**The data**

◇ ◇ ◇ ◇ ◇ ◇ ◇

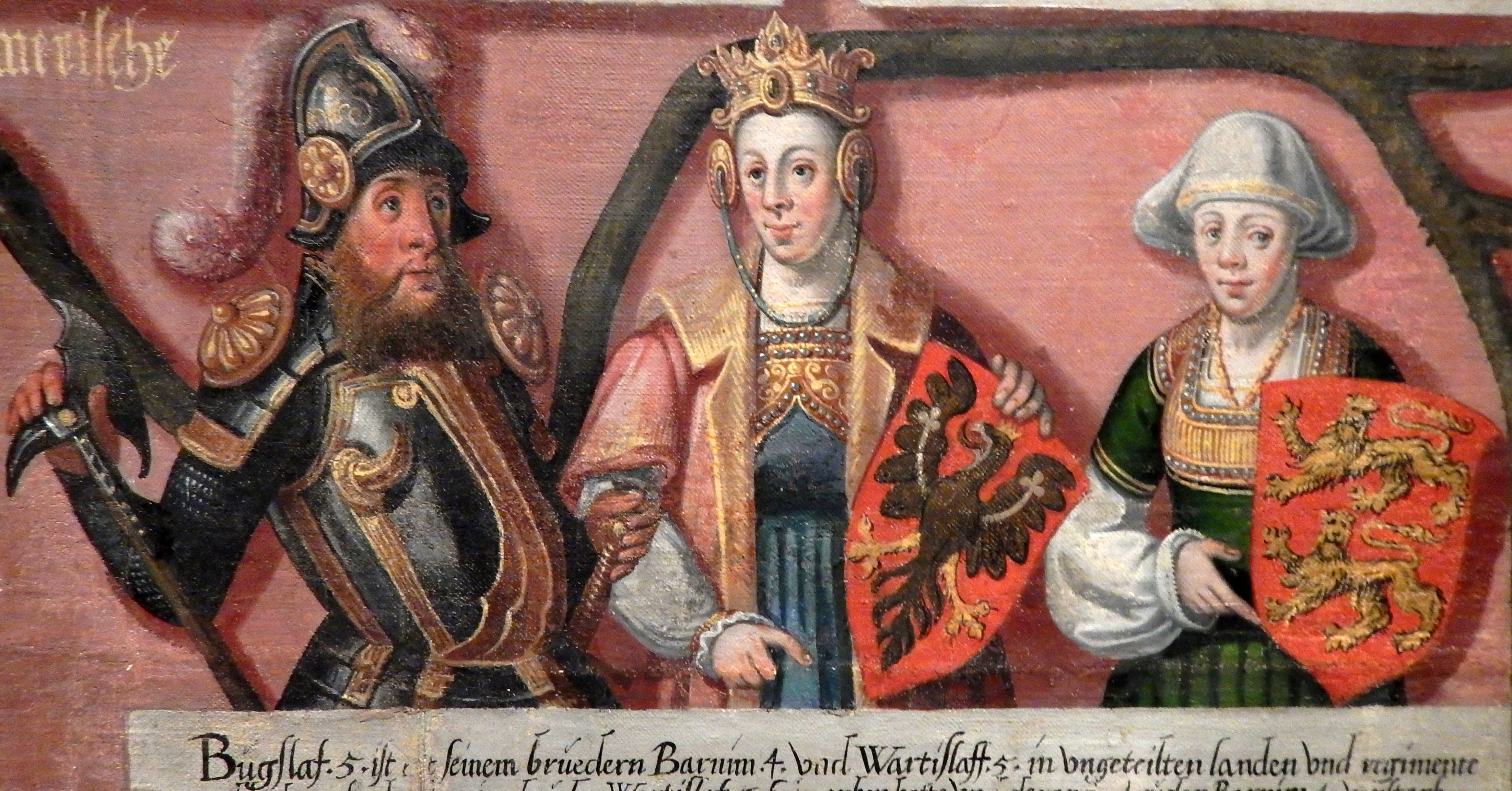 Bogislaw V. von Pommern mit seinen Gemahlinnen Elisabeth von Polen und Adelheid von Braunschweig.
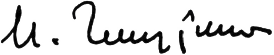 Роспись украинского архитектора Натальи Чмутиной (1912–2005)
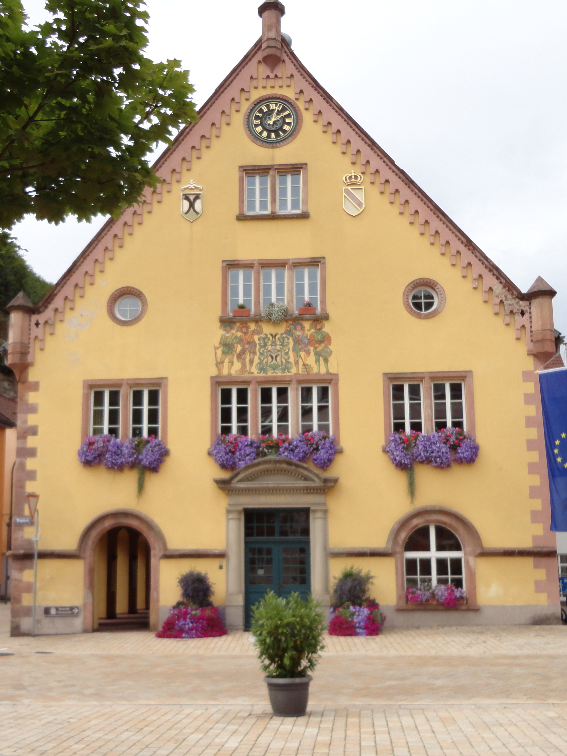 Das Rathaus in Hornberg (Schwarzwald)

◇ ◇ ◇ ◇ ◇ ◇ ◇

**Exercise details**
The copy must begin at the line containing "Роспись украинского архитектора" and end at the last line of the data above, with every line retyped exactly and no pictures included.

**Answer to the exercise**
 Роспись украинского архитектора Натальи Чмутиной (1912–2005)
 Das Rathaus in Hornberg (Schwarzwald)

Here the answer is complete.